_Instructions to follow_
Pictures aside, copy exactly the lines running from the one with "Rathaus, aus: G." to the end of the records.
Start of Entries provided
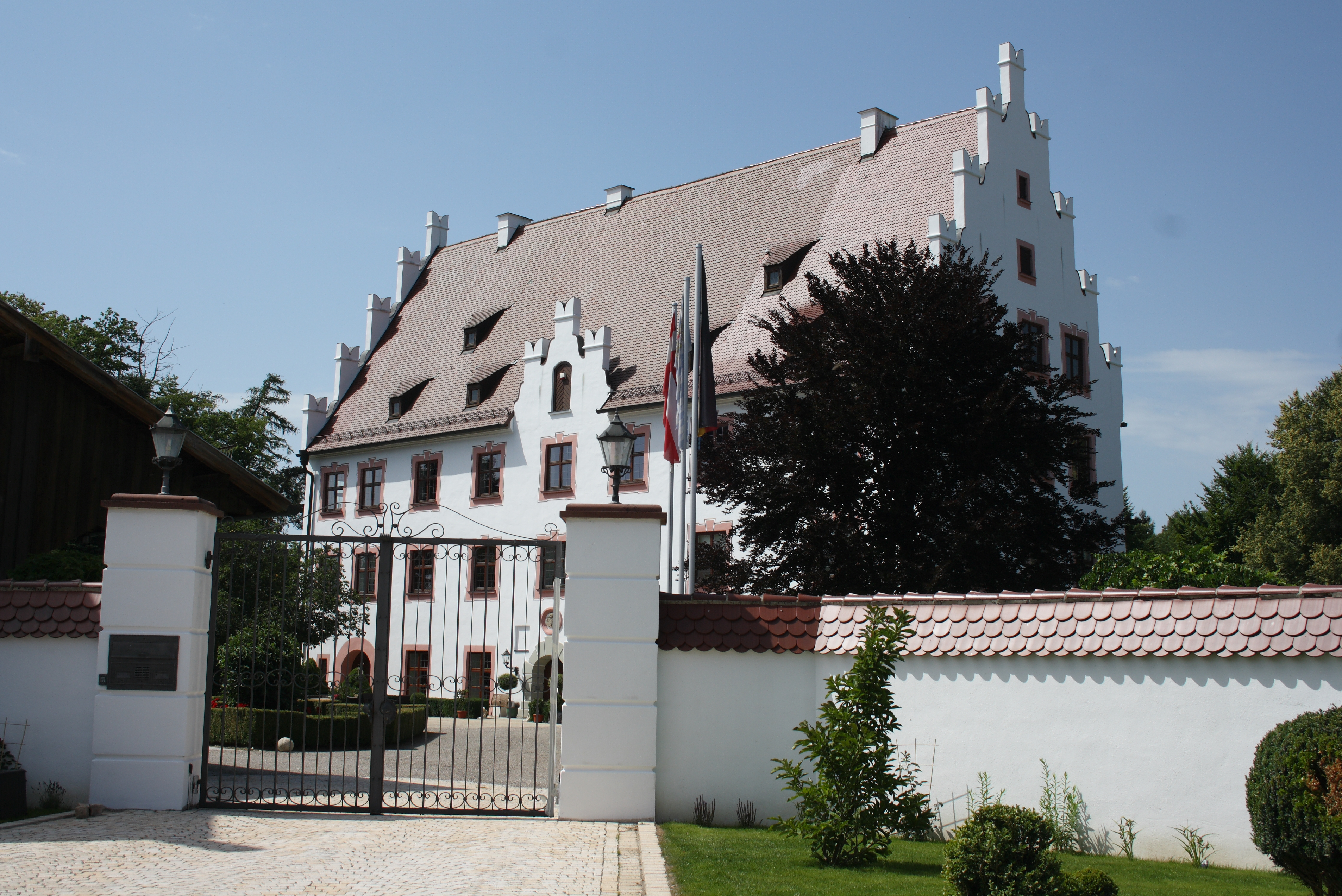 Schloss der Freiherren von Stain in Eberstall, einem Ortsteil von Jettingen-Scheppach im Landkreis Günzburg(Bayern), erbaut um 1602
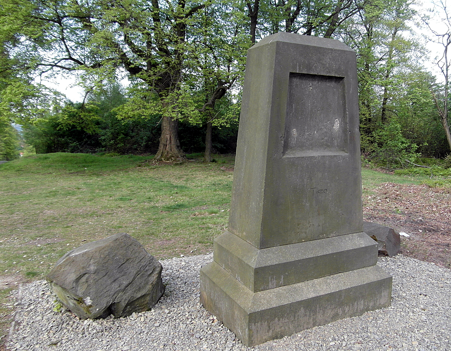 Das als Baudenkmal geschützte Denkmal für Ernst Brauns im Deister bei Barsinghausen nach der Sanierung im Frühjahr 2017
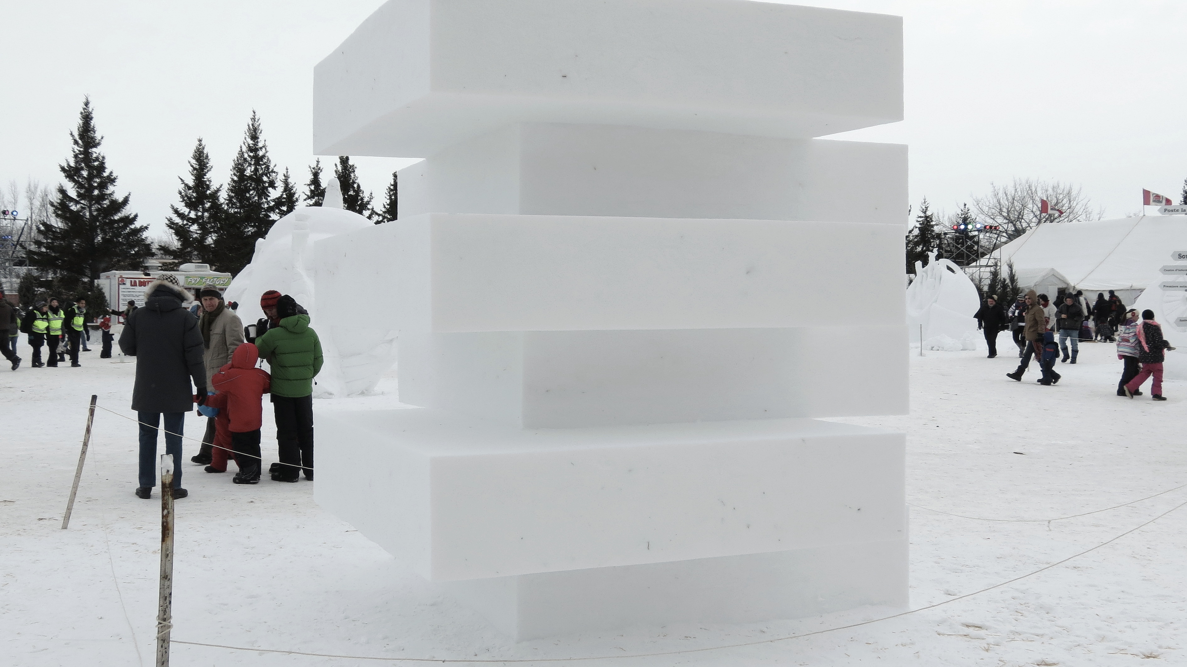 Festival du Voyageur. Whittier Park, St. Boniface, Winnipeg, Manitoba, Canada
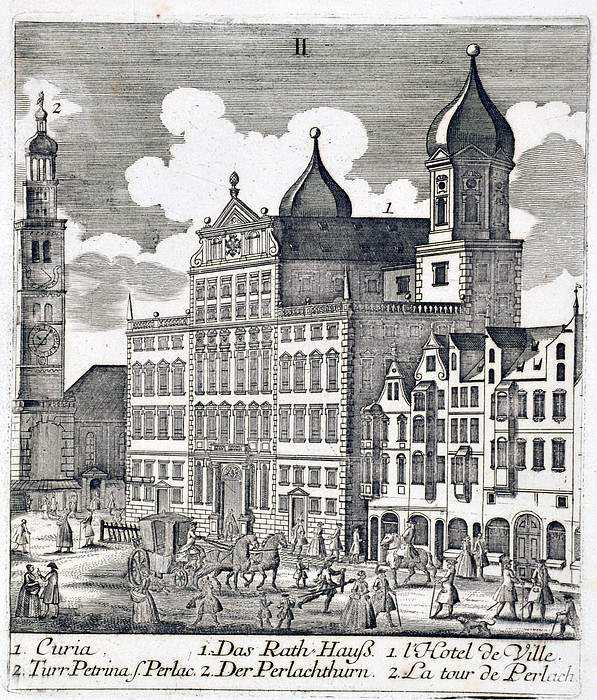 Rathaus, aus: G. H. Kayser: Die Schönheiten der Königl. Kreisstadt Augsburg und deren Umgebungen. Jenisch und Stage, Augsburg und Leipzig ohne Jahr (ca. 1818).
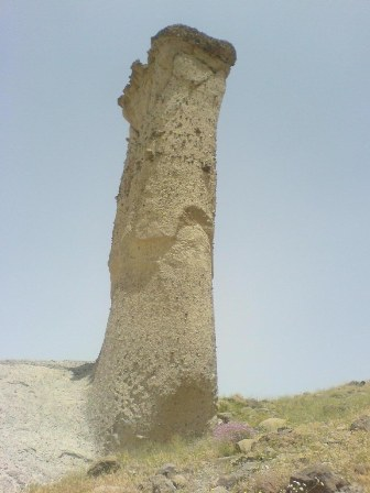 ستون سنگیه طبیعی(ميل قَيه سي) در دامنه های بخش یامچی-روستای ینگجه
End of Entries provided
_Solved problem_
 Rathaus, aus: G. H. Kayser: Die Schönheiten der Königl. Kreisstadt Augsburg und deren Umgebungen. Jenisch und Stage, Augsburg und Leipzig ohne Jahr (ca. 1818).
 ستون سنگیه طبیعی(ميل قَيه سي) در دامنه های بخش یامچی-روستای ینگجه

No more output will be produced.